PROMPT> Using only the entries below, output the lines starting at the one containing "Lateral, left wrist" and ending at the one containing "AO classification = 23r-M/2.1", exactly and inclusive of both, omitting the pictures.

LISTED ENTRIES>
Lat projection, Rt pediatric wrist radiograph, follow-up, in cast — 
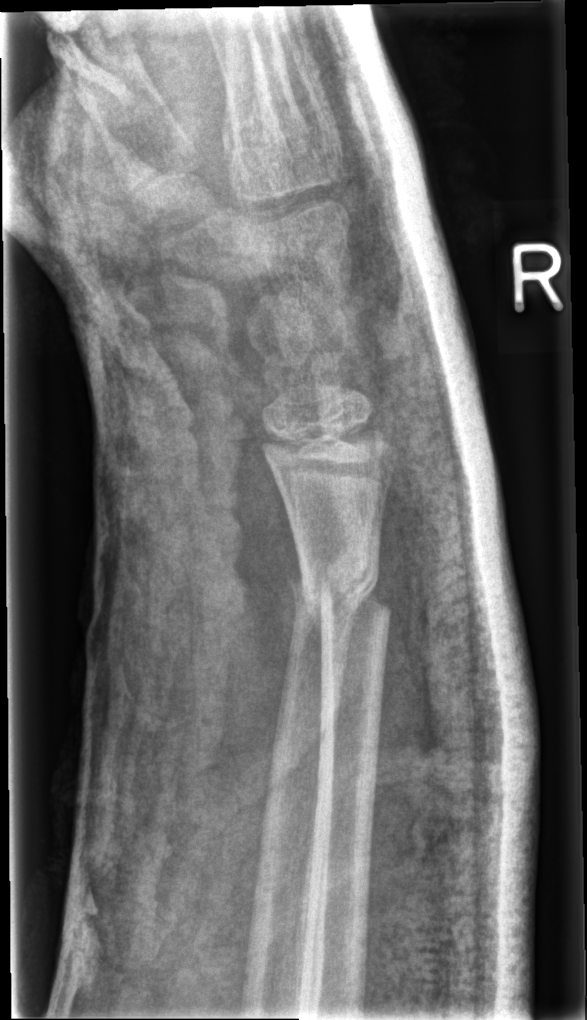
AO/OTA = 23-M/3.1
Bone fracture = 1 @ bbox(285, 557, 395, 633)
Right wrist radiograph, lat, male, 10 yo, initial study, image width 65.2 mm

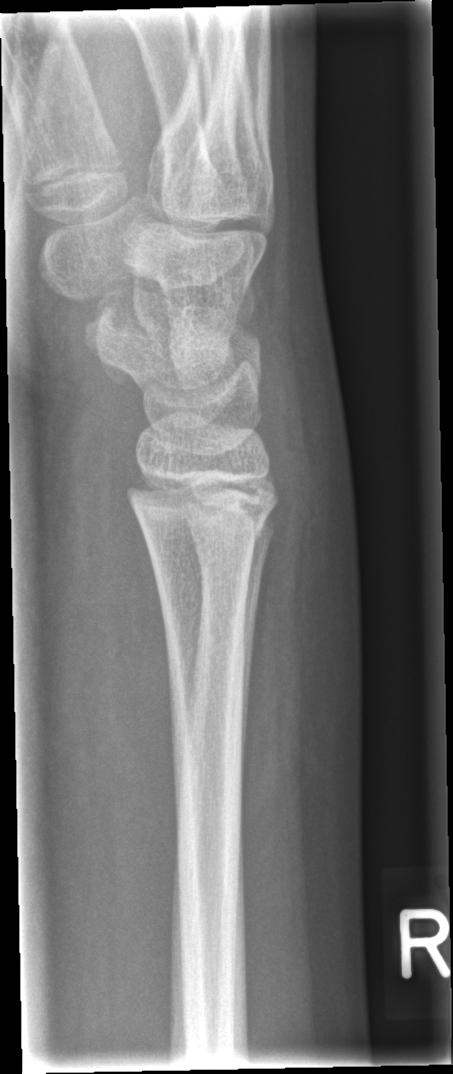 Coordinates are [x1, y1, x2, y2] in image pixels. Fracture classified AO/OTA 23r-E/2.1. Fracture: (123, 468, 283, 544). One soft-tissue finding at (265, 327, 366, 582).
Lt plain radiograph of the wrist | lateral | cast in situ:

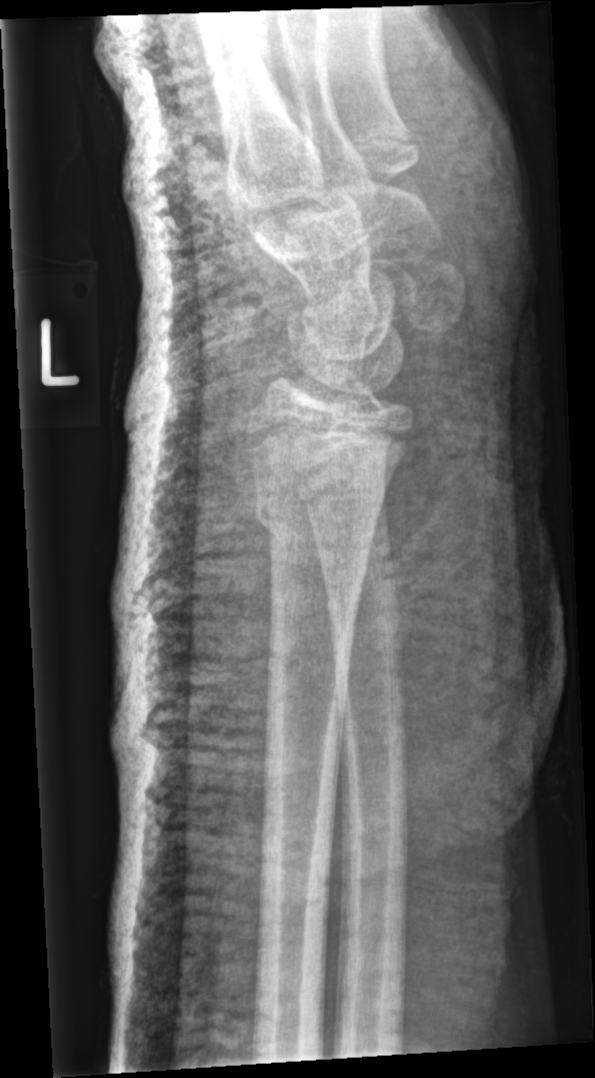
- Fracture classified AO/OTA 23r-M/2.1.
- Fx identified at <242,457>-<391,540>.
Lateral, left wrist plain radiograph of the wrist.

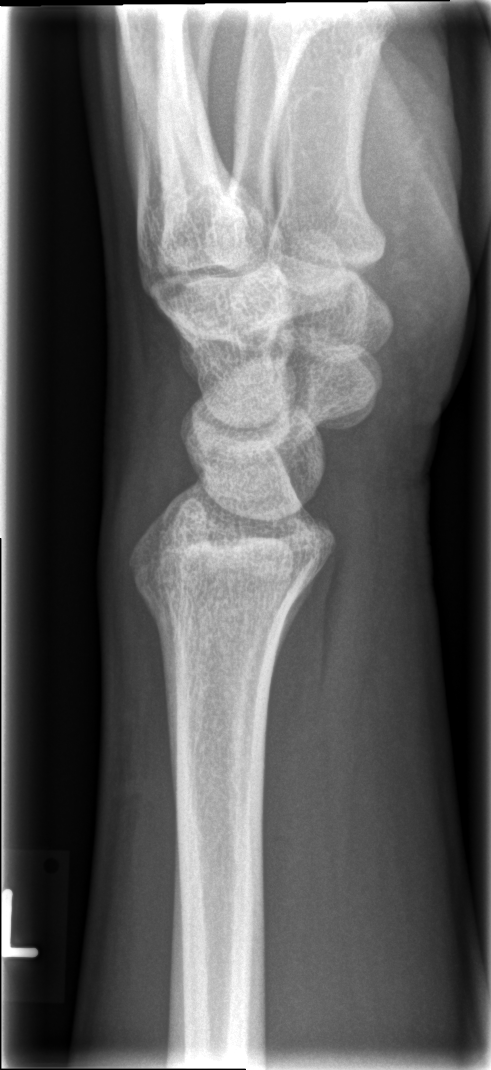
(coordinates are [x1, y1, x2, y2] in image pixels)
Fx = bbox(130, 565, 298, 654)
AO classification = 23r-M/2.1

--

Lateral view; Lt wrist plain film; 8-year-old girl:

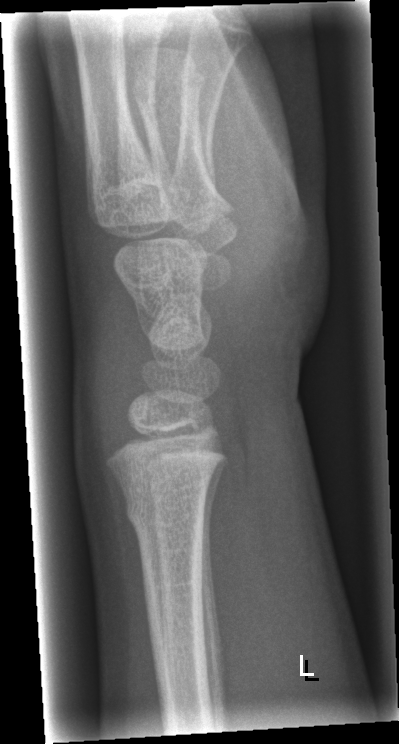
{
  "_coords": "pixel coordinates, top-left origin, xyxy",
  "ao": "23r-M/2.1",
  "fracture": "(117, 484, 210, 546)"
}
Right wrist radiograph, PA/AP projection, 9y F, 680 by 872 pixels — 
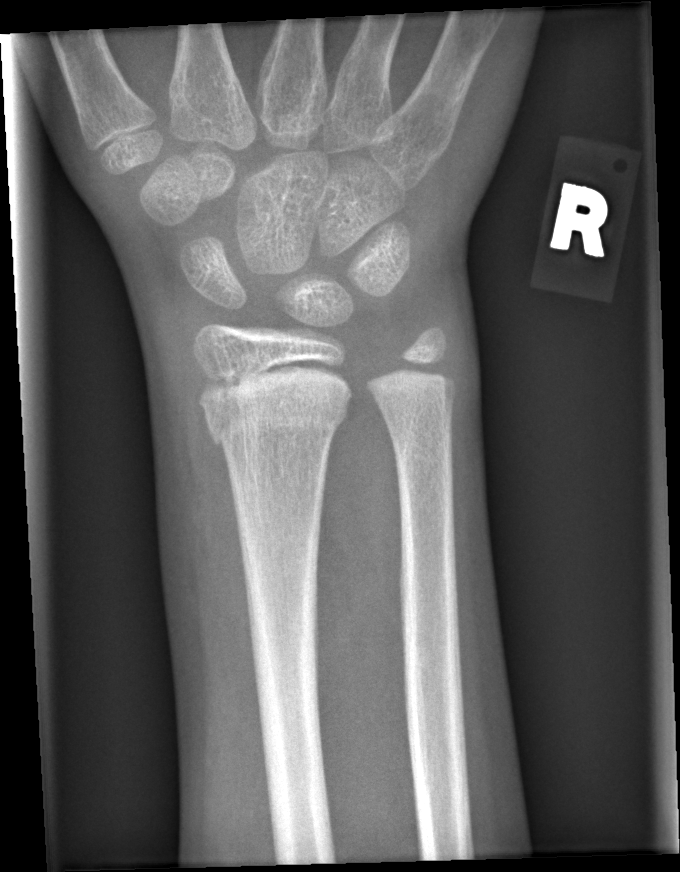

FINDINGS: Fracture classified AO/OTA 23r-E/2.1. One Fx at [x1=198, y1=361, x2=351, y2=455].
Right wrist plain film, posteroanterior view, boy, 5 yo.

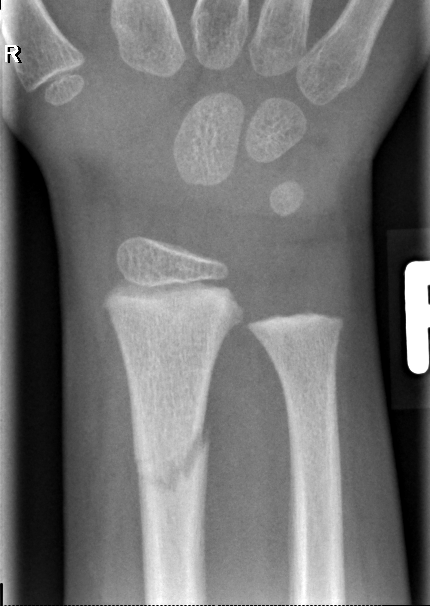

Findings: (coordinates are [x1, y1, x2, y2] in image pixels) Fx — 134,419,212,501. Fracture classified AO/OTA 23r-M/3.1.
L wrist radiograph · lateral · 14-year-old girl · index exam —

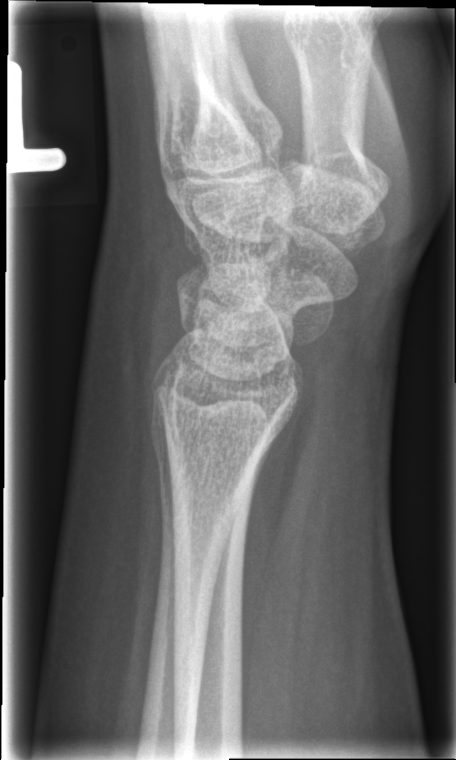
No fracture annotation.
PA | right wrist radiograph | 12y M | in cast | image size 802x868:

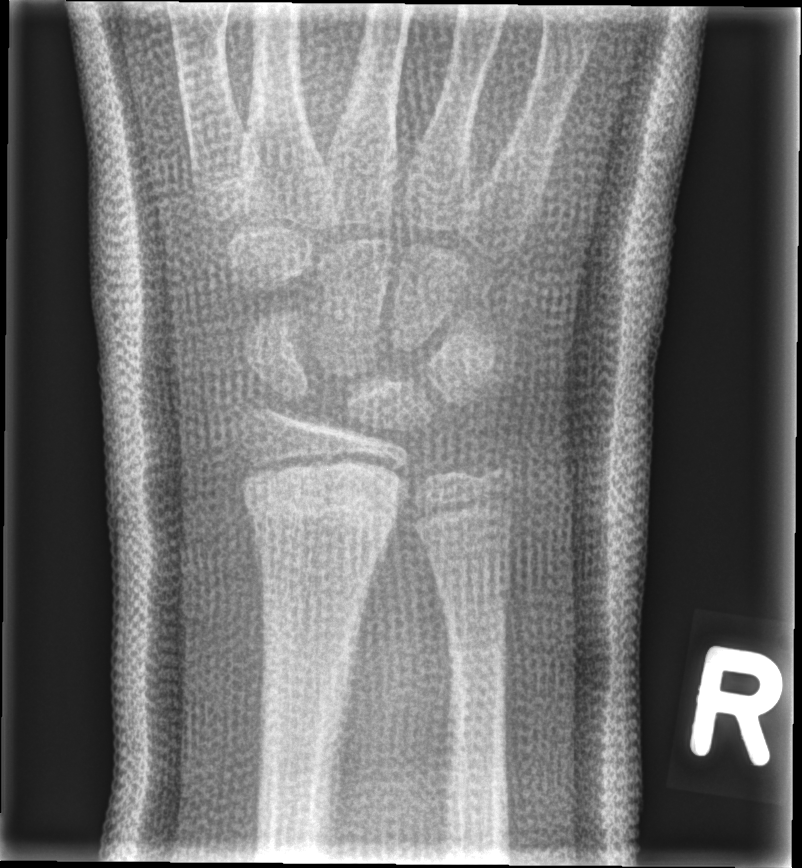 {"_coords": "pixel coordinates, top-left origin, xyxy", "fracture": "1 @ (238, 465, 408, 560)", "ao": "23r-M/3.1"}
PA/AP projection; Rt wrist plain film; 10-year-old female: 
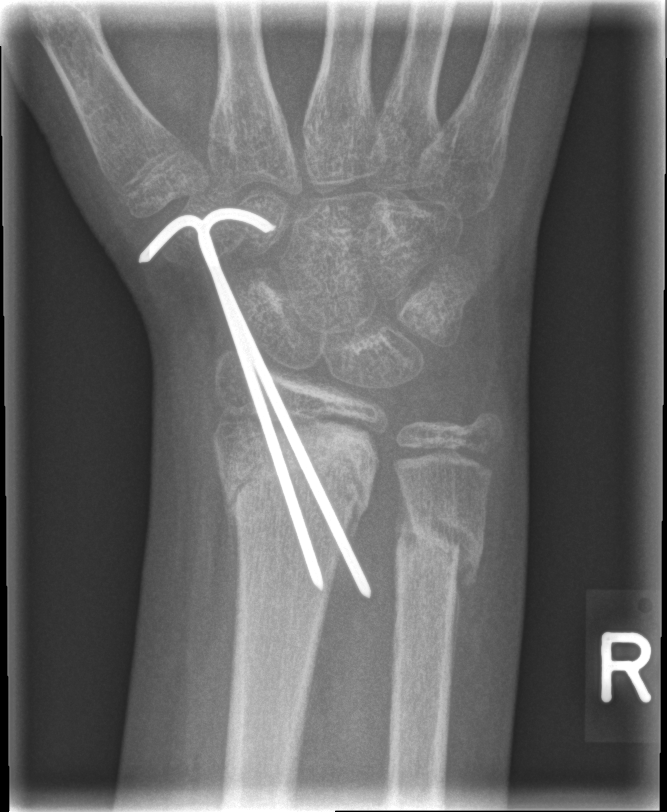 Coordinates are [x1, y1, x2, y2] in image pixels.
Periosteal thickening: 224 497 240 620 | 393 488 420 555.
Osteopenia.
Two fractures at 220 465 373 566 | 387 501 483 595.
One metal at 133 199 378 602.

--

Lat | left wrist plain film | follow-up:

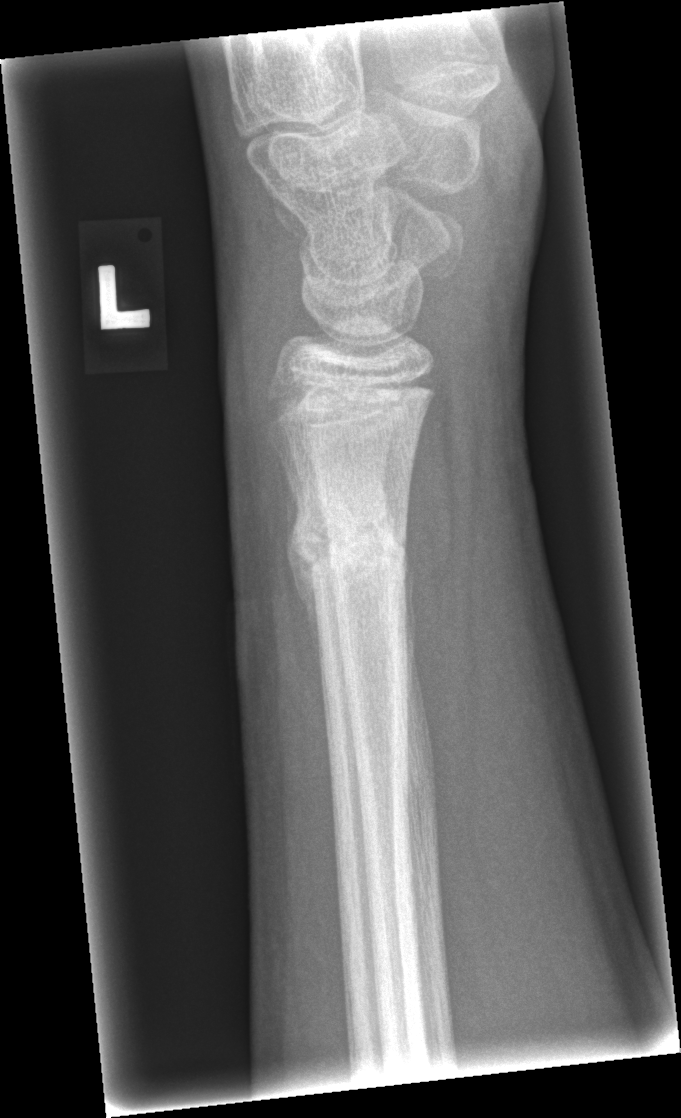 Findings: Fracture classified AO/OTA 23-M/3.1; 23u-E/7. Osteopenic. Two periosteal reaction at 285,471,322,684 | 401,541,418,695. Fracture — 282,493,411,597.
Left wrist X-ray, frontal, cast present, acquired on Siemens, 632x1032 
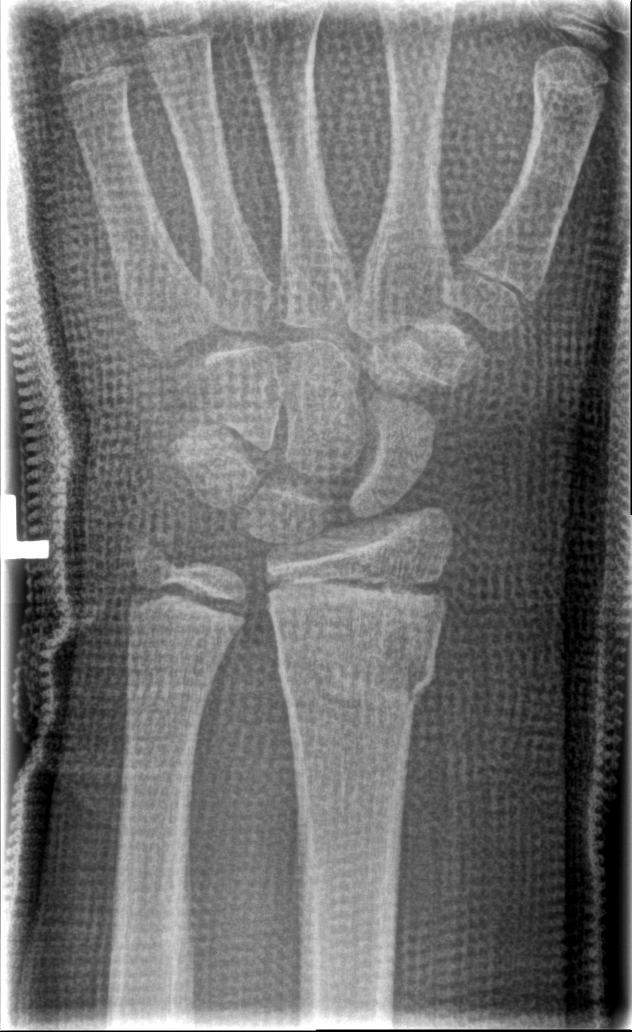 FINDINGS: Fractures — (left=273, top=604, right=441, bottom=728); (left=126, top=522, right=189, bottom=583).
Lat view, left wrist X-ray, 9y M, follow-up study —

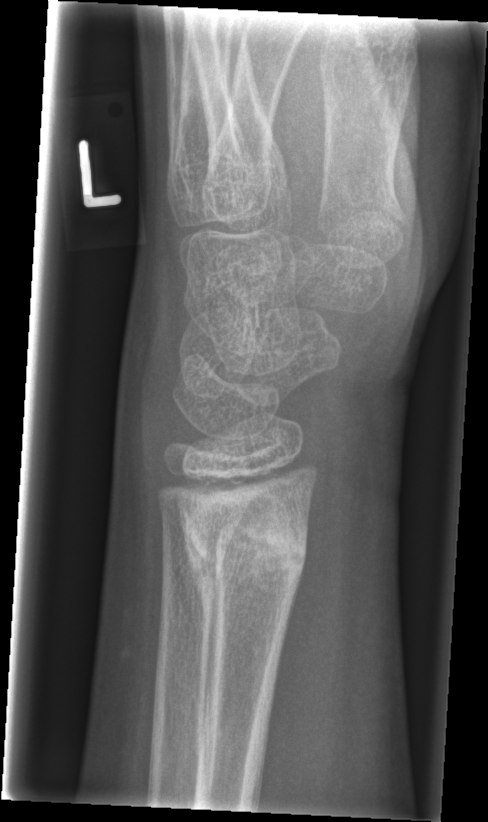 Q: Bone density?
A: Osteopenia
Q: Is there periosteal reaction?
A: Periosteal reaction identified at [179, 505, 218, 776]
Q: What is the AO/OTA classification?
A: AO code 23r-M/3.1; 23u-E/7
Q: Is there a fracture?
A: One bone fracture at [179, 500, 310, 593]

ANSWER>
Lateral, left wrist plain radiograph of the wrist.

(coordinates are [x1, y1, x2, y2] in image pixels)
Fx = bbox(130, 565, 298, 654)
AO classification = 23r-M/2.1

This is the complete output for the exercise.